DATASET RECORDS below:

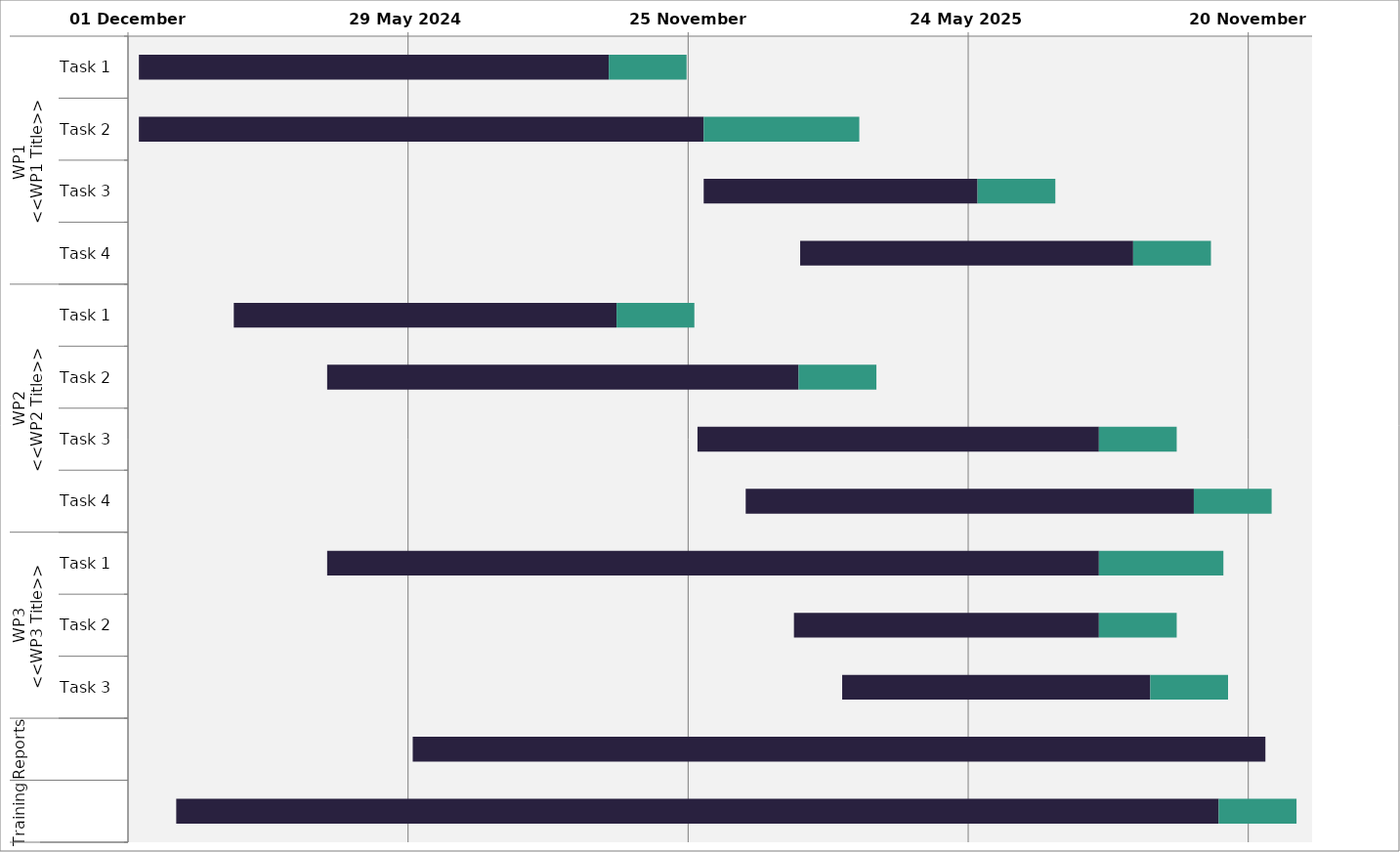
| Category | Start Date | Days | Contingency |
|---|---|---|---|
| 0 | 08/12/2023 | 302 | 50 |
| 1 | 08/12/2023 | 363 | 100 |
| 2 | 05/12/2024 | 176 | 50 |
| 3 | 05/02/2025 | 214 | 50 |
| 4 | 07/02/2024 | 246 | 50 |
| 5 | 07/04/2024 | 303 | 50 |
| 6 | 01/12/2024 | 258 | 50 |
| 7 | 01/01/2025 | 288 | 50 |
| 8 | 07/04/2024 | 496 | 80 |
| 9 | 01/02/2025 | 196 | 50 |
| 10 | 04/03/2025 | 198 | 50 |
| 11 | 01/06/2024 | 548 | 0 |
| 12 | 01/01/2024 | 670 | 50 |

End of DATASET RECORDS.

(TASK REQUIREMENTS) Produce the full material again verbatim, with the pictures dropped.

(RESPONSE)
| Category | Start Date | Days | Contingency |
|---|---|---|---|
| 0 | 08/12/2023 | 302 | 50 |
| 1 | 08/12/2023 | 363 | 100 |
| 2 | 05/12/2024 | 176 | 50 |
| 3 | 05/02/2025 | 214 | 50 |
| 4 | 07/02/2024 | 246 | 50 |
| 5 | 07/04/2024 | 303 | 50 |
| 6 | 01/12/2024 | 258 | 50 |
| 7 | 01/01/2025 | 288 | 50 |
| 8 | 07/04/2024 | 496 | 80 |
| 9 | 01/02/2025 | 196 | 50 |
| 10 | 04/03/2025 | 198 | 50 |
| 11 | 01/06/2024 | 548 | 0 |
| 12 | 01/01/2024 | 670 | 50 |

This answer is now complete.